WORK REQUEST: Retype the listing exactly, with no images.

RECORDS FOR THE EXERCISE:
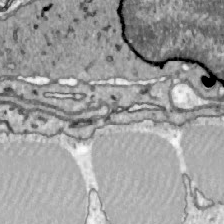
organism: Zebrafish
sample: Actinotrichia fibers
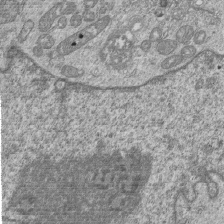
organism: Human
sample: MDA-MB-231 cells
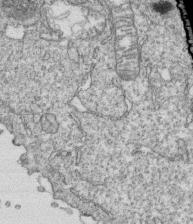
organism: Human
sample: HeLa cell HIV synapse
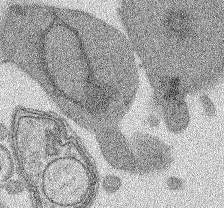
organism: Human
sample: HeLa cells
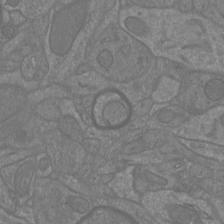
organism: Mouse
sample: Cortical neurons
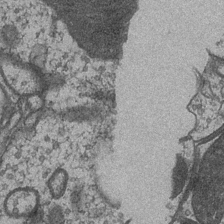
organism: Drosophila
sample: Optic medulla
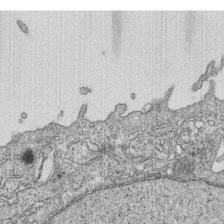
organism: Human
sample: HeLa cell HIV synapse
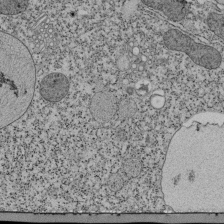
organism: Tetrahymena
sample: Cilia in tetrahymena
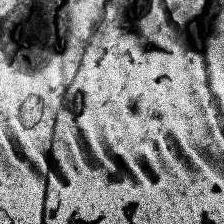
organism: Human
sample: Temporal Lobe
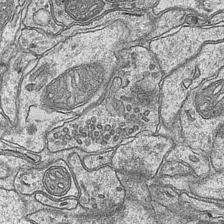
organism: Mouse
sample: CA1 Hippocampus
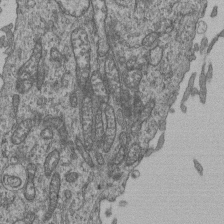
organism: Human
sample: Retinal organoid Rod and Cone cells
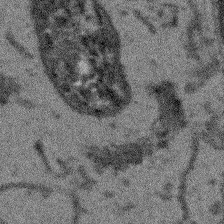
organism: Arabidopsis thaliana
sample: Root tip
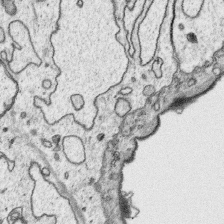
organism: Platynereis dumerilii
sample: Parapodia
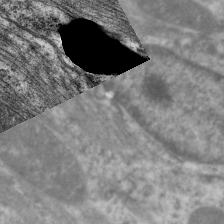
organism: C. elegans
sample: Pharynx
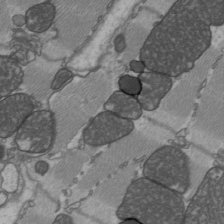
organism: C57BL Mouse
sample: Heart
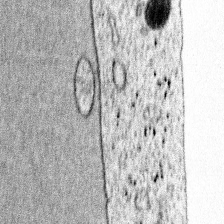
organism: Human
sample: HeLa cells
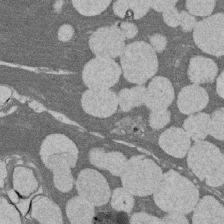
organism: Rat
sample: Salivary granule
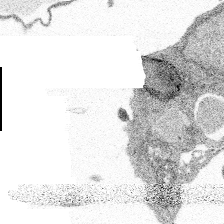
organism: Spongilla lacustris
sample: Multiple
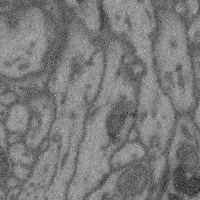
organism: Mouse
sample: Cerebral cortex
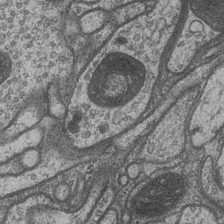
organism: Drosophila
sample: Optic medulla
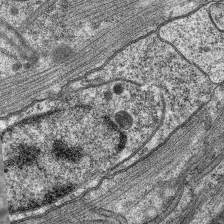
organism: C. elegans
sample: Pharynx
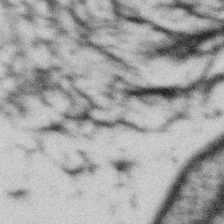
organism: Gemmata obscuriglobus
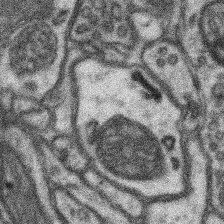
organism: Mouse
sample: Somatosensory cortex neuropil
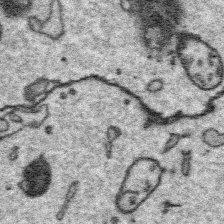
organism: Platynereis dumerilii
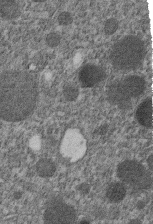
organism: C. elegans
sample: C. elegans embryo early stage
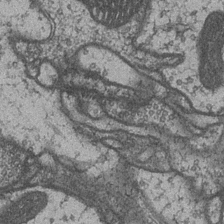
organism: Drosophila
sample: Optic medulla
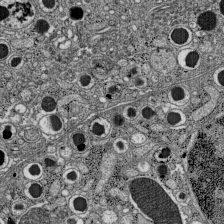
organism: C57BL Mouse
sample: Pancreatic islet
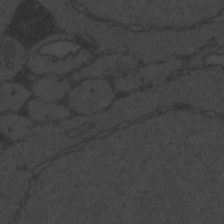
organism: Zebrafish
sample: Macrophage infected with Toxoplasma gondii
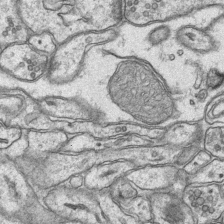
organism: Mouse
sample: CA1 Hippocampus
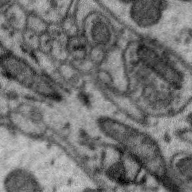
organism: Zebra finch
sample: Brain
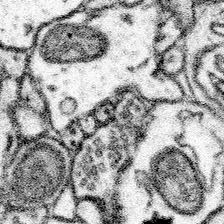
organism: Mouse
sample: Somatosensory cortex neuropil
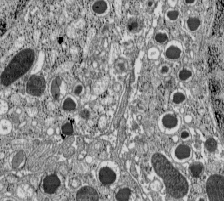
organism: C57BL Mouse
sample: Pancreatic islet
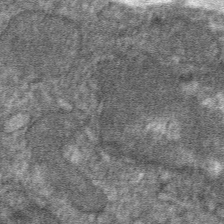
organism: Mouse
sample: Mouse hepatocytes
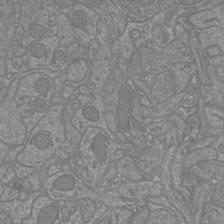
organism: Mouse
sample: Cortical neurons
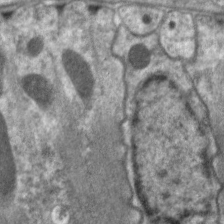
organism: C. elegans
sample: Pharynx
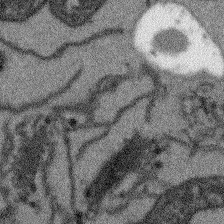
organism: Arabidopsis thaliana
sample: Root tip
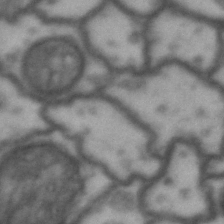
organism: Drosophila
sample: Brain
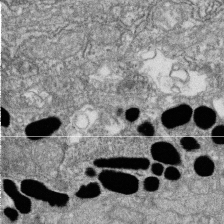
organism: Zebrafish
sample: Cilia; retinal pigment epithelium
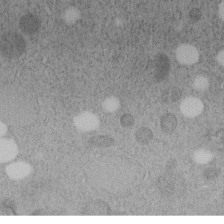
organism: C. elegans
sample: C. elegans embryo early stage
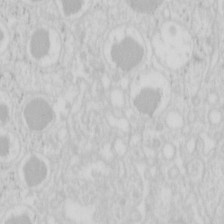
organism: Mouse
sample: Pancreas
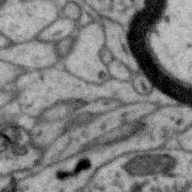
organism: Zebra finch
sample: Brain
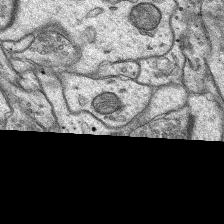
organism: Rat
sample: Hippocampus
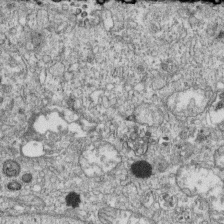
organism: Human
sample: HeLa cell HIV synapse
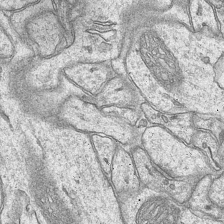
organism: Mouse
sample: CA1 Hippocampus
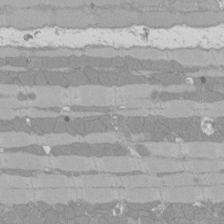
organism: Rat
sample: Left ventricle
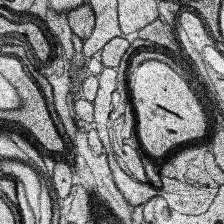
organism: Human
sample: Temporal Lobe
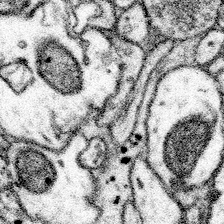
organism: Mouse
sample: Somatosensory cortex neuropil
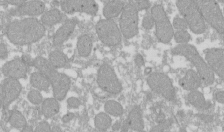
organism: Xenopus
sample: Cilia; centrioles in frog embryo cells
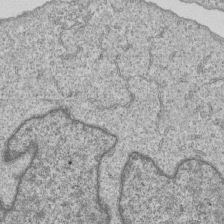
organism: Human
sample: MDA-MB-231 cells
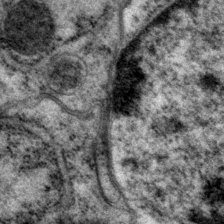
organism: P. pacificus
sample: Pharynx
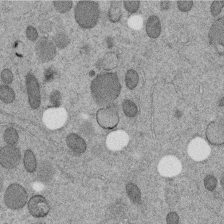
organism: C. elegans
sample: C. elegans embryo early stage
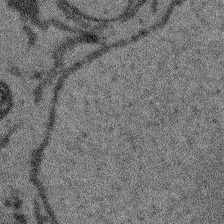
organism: Arabidopsis thaliana
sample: Root tip
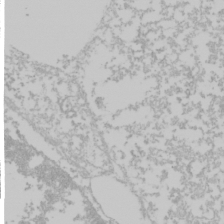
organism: Mouse
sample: Cancer cell death in ED-1 cells
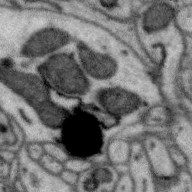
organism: Zebra finch
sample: Brain
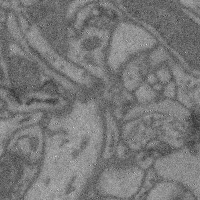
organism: Mouse
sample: Cerebral cortex
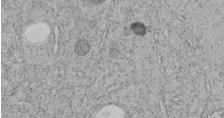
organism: C. elegans
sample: C. elegans embryo early stage
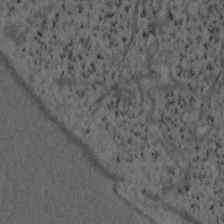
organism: Human
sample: HeLa cells
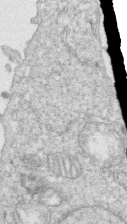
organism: Human
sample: HeLa cell HIV synapse
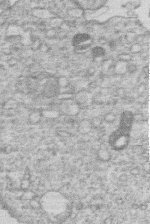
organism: Human
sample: Macrophage cells
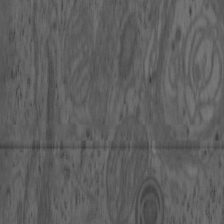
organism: Human
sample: HeLa cells
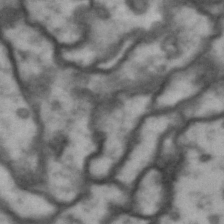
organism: Drosophila
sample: Brain
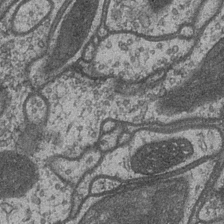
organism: Drosophila
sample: Optic medulla
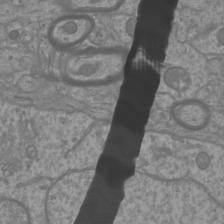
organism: Mouse
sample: Cortical neurons
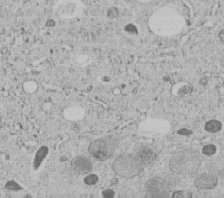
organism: C. elegans
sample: C. elegans embryo early stage
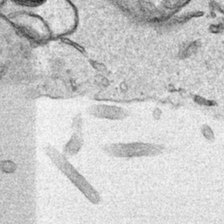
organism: Human
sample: Mitochondria in HCT116 cells
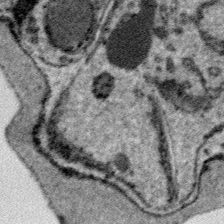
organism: Plasmodium falciparum
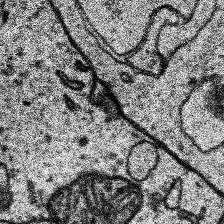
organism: Human
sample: Temporal Lobe
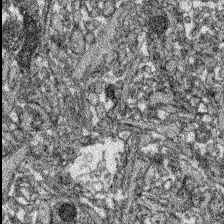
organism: Zebrafish
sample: Larval olfactory bulb
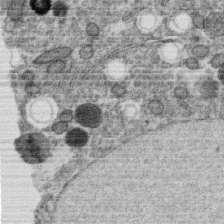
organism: C. elegans
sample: C. elegans oocyte; sperm cells
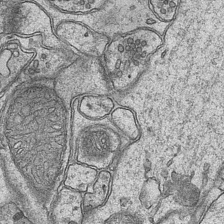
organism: Mouse
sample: CA1 Hippocampus
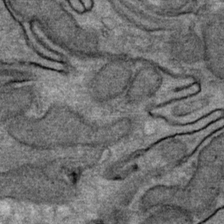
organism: Mouse
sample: Mouse Salivary gland
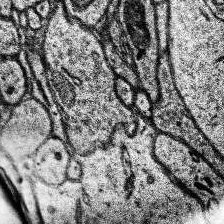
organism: Human
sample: Temporal Lobe
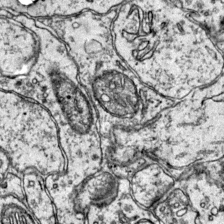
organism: Mouse
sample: Primary visual cortex
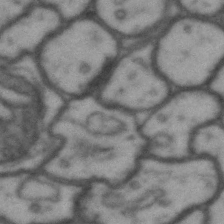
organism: Drosophila
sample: Brain
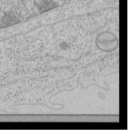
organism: Human
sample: Mitochondria in HCT116 cells
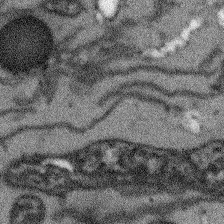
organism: Arabidopsis thaliana
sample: Root tip
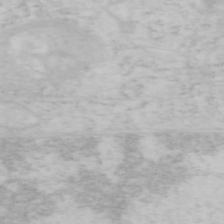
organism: Mouse
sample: OT-I killer T cells with ID8 ovarian cancer cells
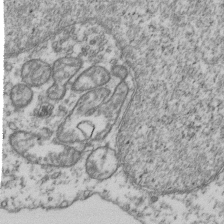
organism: Human
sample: Activated Jurkat CD4+ T cells
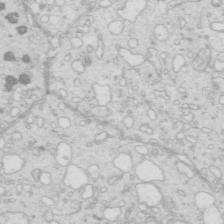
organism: Mouse
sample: Multiciliated cells
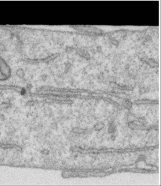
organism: Human
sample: Centriole in RPE cells
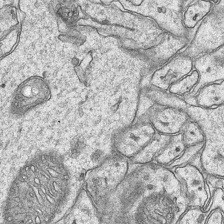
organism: Mouse
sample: CA1 Hippocampus
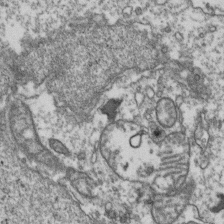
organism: Human
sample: Activated Jurkat CD4+ T cells
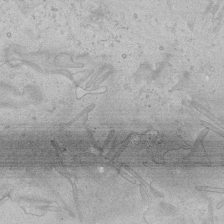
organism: Human
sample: Mitochondria in HCT116 cells
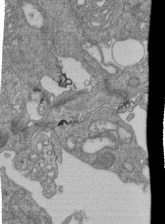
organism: Human
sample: Retinal organoid Rod and Cone cells
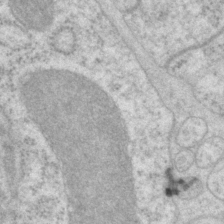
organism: P. pacificus
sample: Pharynx
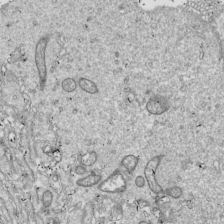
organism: Drosophila
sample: Cell division; meiosis; drosophila spermatocytes
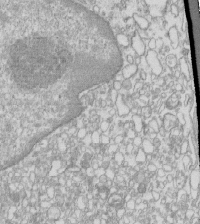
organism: Mouse
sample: Macrophages
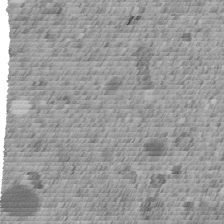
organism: C. elegans
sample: C. elegans embryo early stage
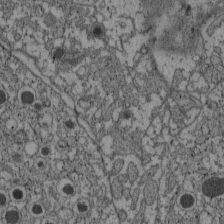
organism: C57BL Mouse
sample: Pancreatic islet
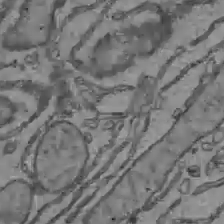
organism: C57BL Mouse
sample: Liver
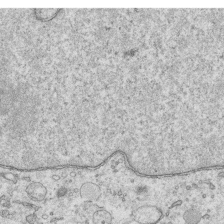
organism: Human
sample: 1205lu cells
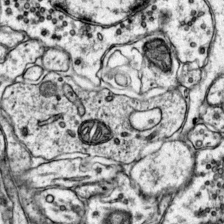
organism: Mouse
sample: Primary visual cortex
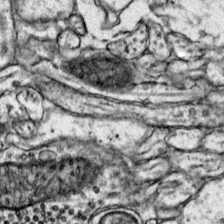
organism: Mouse
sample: Primary visual cortex
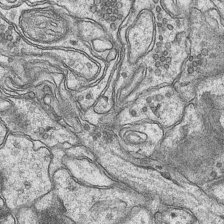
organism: Mouse
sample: CA1 Hippocampus
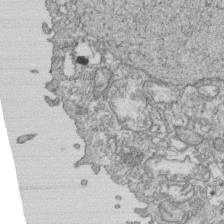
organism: Human
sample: HeLa cell HIV synapse
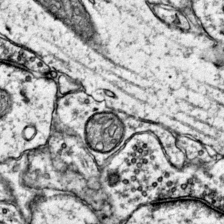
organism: Mouse
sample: Primary visual cortex
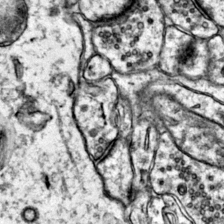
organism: Mouse
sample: Primary visual cortex
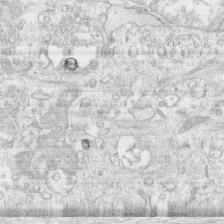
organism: Human
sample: CRL-1474
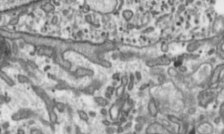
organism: Toxoplasma gondii
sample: Parasites in a vacuole inside a host cell
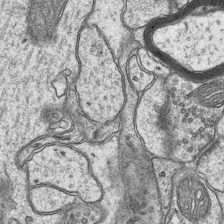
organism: Mouse
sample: CA1 Hippocampus
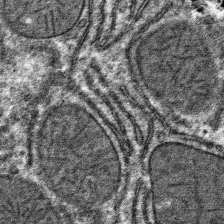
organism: Mouse
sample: Mouse hepatocytes
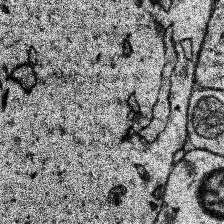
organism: Human
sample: Temporal Lobe
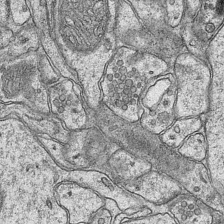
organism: Mouse
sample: CA1 Hippocampus
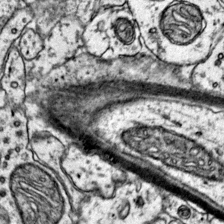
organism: Mouse
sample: Primary visual cortex
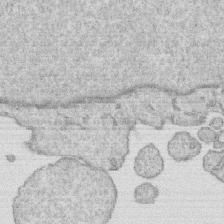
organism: Human
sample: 1205lu cells
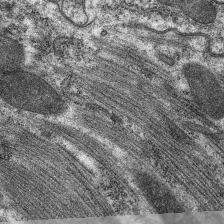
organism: C. elegans
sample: Pharynx
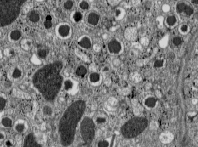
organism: C57BL Mouse
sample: Pancreatic islet
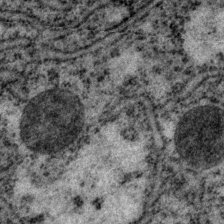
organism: P. pacificus
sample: Pharynx
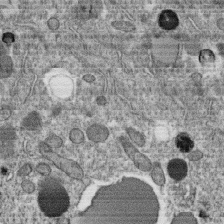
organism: C. elegans
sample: C. elegans oocyte; sperm cells
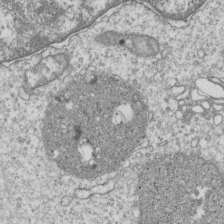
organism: Human
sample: MDA-MB-231 cells
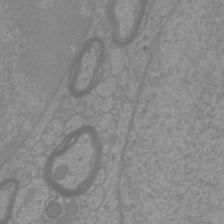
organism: Mouse
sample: Cortical neurons
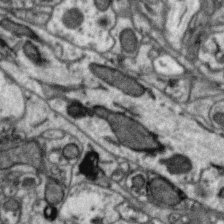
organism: Zebra finch
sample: Brain
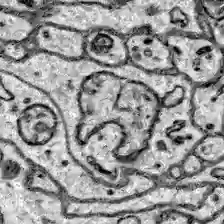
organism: Zebrafish
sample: Brain
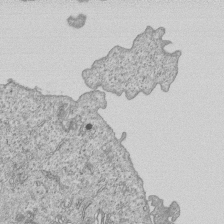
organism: Human
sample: MDA-MB-231 cells
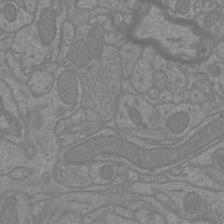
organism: Mouse
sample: Cortical neurons
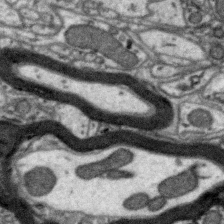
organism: Zebra finch
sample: Brain
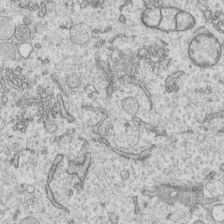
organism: Human
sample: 1205lu cells
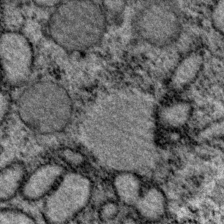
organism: P. pacificus
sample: Pharynx
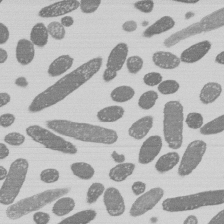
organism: E. coli
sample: Bacterial nucleoid
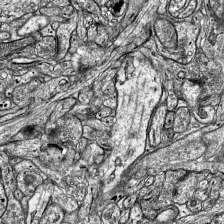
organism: Mouse
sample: Visual Cortex
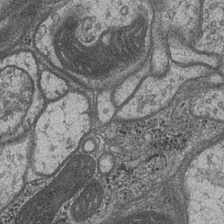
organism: Drosophila
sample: Optic medulla
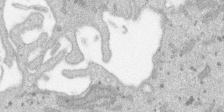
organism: Human
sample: Lung epithelial cells infected with SARS-CoV-2
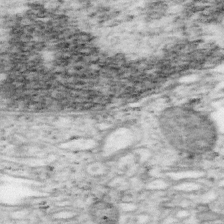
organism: Mouse
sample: OT-I killer T cells with ID8 ovarian cancer cells
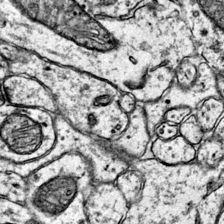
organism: Mouse
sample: Primary visual cortex
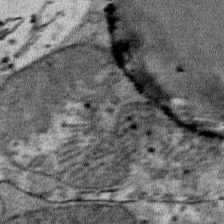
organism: Mouse
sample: Mouse Salivary gland
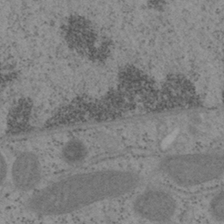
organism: Mouse
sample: OT-I killer T cells with ID8 ovarian cancer cells
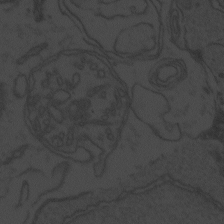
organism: Zebrafish
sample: Macrophage infected with Toxoplasma gondii

ANSWER BOX:
organism: Zebrafish
sample: Actinotrichia fibers
organism: Human
sample: MDA-MB-231 cells
organism: Human
sample: HeLa cell HIV synapse
organism: Human
sample: HeLa cells
organism: Mouse
sample: Cortical neurons
organism: Drosophila
sample: Optic medulla
organism: Human
sample: HeLa cell HIV synapse
organism: Tetrahymena
sample: Cilia in tetrahymena
organism: Human
sample: Temporal Lobe
organism: Mouse
sample: CA1 Hippocampus
organism: Human
sample: Retinal organoid Rod and Cone cells
organism: Arabidopsis thaliana
sample: Root tip
organism: Platynereis dumerilii
sample: Parapodia
organism: C. elegans
sample: Pharynx
organism: C57BL Mouse
sample: Heart
organism: Human
sample: HeLa cells
organism: Rat
sample: Salivary granule
organism: Spongilla lacustris
sample: Multiple
organism: Mouse
sample: Cerebral cortex
organism: Drosophila
sample: Optic medulla
organism: C. elegans
sample: Pharynx
organism: Gemmata obscuriglobus
organism: Mouse
sample: Somatosensory cortex neuropil
organism: Platynereis dumerilii
organism: C. elegans
sample: C. elegans embryo early stage
organism: Drosophila
sample: Optic medulla
organism: C57BL Mouse
sample: Pancreatic islet
organism: Zebrafish
sample: Macrophage infected with Toxoplasma gondii
organism: Mouse
sample: CA1 Hippocampus
organism: Zebra finch
sample: Brain
organism: Mouse
sample: Somatosensory cortex neuropil
organism: C57BL Mouse
sample: Pancreatic islet
organism: Mouse
sample: Mouse hepatocytes
organism: Mouse
sample: Cortical neurons
organism: C. elegans
sample: Pharynx
organism: Arabidopsis thaliana
sample: Root tip
organism: Drosophila
sample: Brain
organism: Zebrafish
sample: Cilia; retinal pigment epithelium
organism: C. elegans
sample: C. elegans embryo early stage
organism: Mouse
sample: Pancreas
organism: Zebra finch
sample: Brain
organism: Rat
sample: Hippocampus
organism: Human
sample: HeLa cell HIV synapse
organism: Mouse
sample: CA1 Hippocampus
organism: Rat
sample: Left ventricle
organism: Human
sample: Temporal Lobe
organism: Mouse
sample: Somatosensory cortex neuropil
organism: Xenopus
sample: Cilia; centrioles in frog embryo cells
organism: Human
sample: MDA-MB-231 cells
organism: P. pacificus
sample: Pharynx
organism: C. elegans
sample: C. elegans embryo early stage
organism: Arabidopsis thaliana
sample: Root tip
organism: Mouse
sample: Cancer cell death in ED-1 cells
organism: Zebra finch
sample: Brain
organism: Mouse
sample: Cerebral cortex
organism: C. elegans
sample: C. elegans embryo early stage
organism: Human
sample: HeLa cells
organism: Human
sample: HeLa cell HIV synapse
organism: Human
sample: Macrophage cells
organism: Human
sample: HeLa cells
organism: Drosophila
sample: Brain
organism: Drosophila
sample: Optic medulla
organism: Mouse
sample: Cortical neurons
organism: C. elegans
sample: C. elegans embryo early stage
organism: Human
sample: Mitochondria in HCT116 cells
organism: Plasmodium falciparum
organism: Human
sample: Temporal Lobe
organism: Zebrafish
sample: Larval olfactory bulb
organism: C. elegans
sample: C. elegans oocyte; sperm cells
organism: Mouse
sample: CA1 Hippocampus
organism: Mouse
sample: Mouse Salivary gland
organism: Human
sample: Temporal Lobe
organism: Mouse
sample: Primary visual cortex
organism: Drosophila
sample: Brain
organism: Human
sample: Mitochondria in HCT116 cells
organism: Arabidopsis thaliana
sample: Root tip
organism: Mouse
sample: OT-I killer T cells with ID8 ovarian cancer cells
organism: Human
sample: Activated Jurkat CD4+ T cells
organism: Mouse
sample: Multiciliated cells
organism: Human
sample: Centriole in RPE cells
organism: Mouse
sample: CA1 Hippocampus
organism: Human
sample: Activated Jurkat CD4+ T cells
organism: Human
sample: Mitochondria in HCT116 cells
organism: Human
sample: Retinal organoid Rod and Cone cells
organism: P. pacificus
sample: Pharynx
organism: Drosophila
sample: Cell division; meiosis; drosophila spermatocytes
organism: Mouse
sample: Macrophages
organism: C. elegans
sample: C. elegans embryo early stage
organism: C57BL Mouse
sample: Pancreatic islet
organism: C57BL Mouse
sample: Liver
organism: Human
sample: 1205lu cells
organism: Mouse
sample: Primary visual cortex
organism: Mouse
sample: Primary visual cortex
organism: Mouse
sample: CA1 Hippocampus
organism: Human
sample: HeLa cell HIV synapse
organism: Mouse
sample: Primary visual cortex
organism: Mouse
sample: Primary visual cortex
organism: Human
sample: CRL-1474
organism: Toxoplasma gondii
sample: Parasites in a vacuole inside a host cell
organism: Mouse
sample: CA1 Hippocampus
organism: Mouse
sample: Mouse hepatocytes
organism: Human
sample: Temporal Lobe
organism: Mouse
sample: CA1 Hippocampus
organism: Mouse
sample: Primary visual cortex
organism: Human
sample: 1205lu cells
organism: C. elegans
sample: Pharynx
organism: C57BL Mouse
sample: Pancreatic islet
organism: P. pacificus
sample: Pharynx
organism: C. elegans
sample: C. elegans oocyte; sperm cells
organism: Human
sample: MDA-MB-231 cells
organism: Mouse
sample: Cortical neurons
organism: Zebra finch
sample: Brain
organism: Zebrafish
sample: Brain
organism: Human
sample: MDA-MB-231 cells
organism: Mouse
sample: Cortical neurons
organism: Zebra finch
sample: Brain
organism: Human
sample: 1205lu cells
organism: P. pacificus
sample: Pharynx
organism: E. coli
sample: Bacterial nucleoid
organism: Mouse
sample: Visual Cortex
organism: Drosophila
sample: Optic medulla
organism: Human
sample: Lung epithelial cells infected with SARS-CoV-2
organism: Mouse
sample: OT-I killer T cells with ID8 ovarian cancer cells
organism: Mouse
sample: Primary visual cortex
organism: Mouse
sample: Mouse Salivary gland
organism: Mouse
sample: OT-I killer T cells with ID8 ovarian cancer cells
organism: Zebrafish
sample: Macrophage infected with Toxoplasma gondii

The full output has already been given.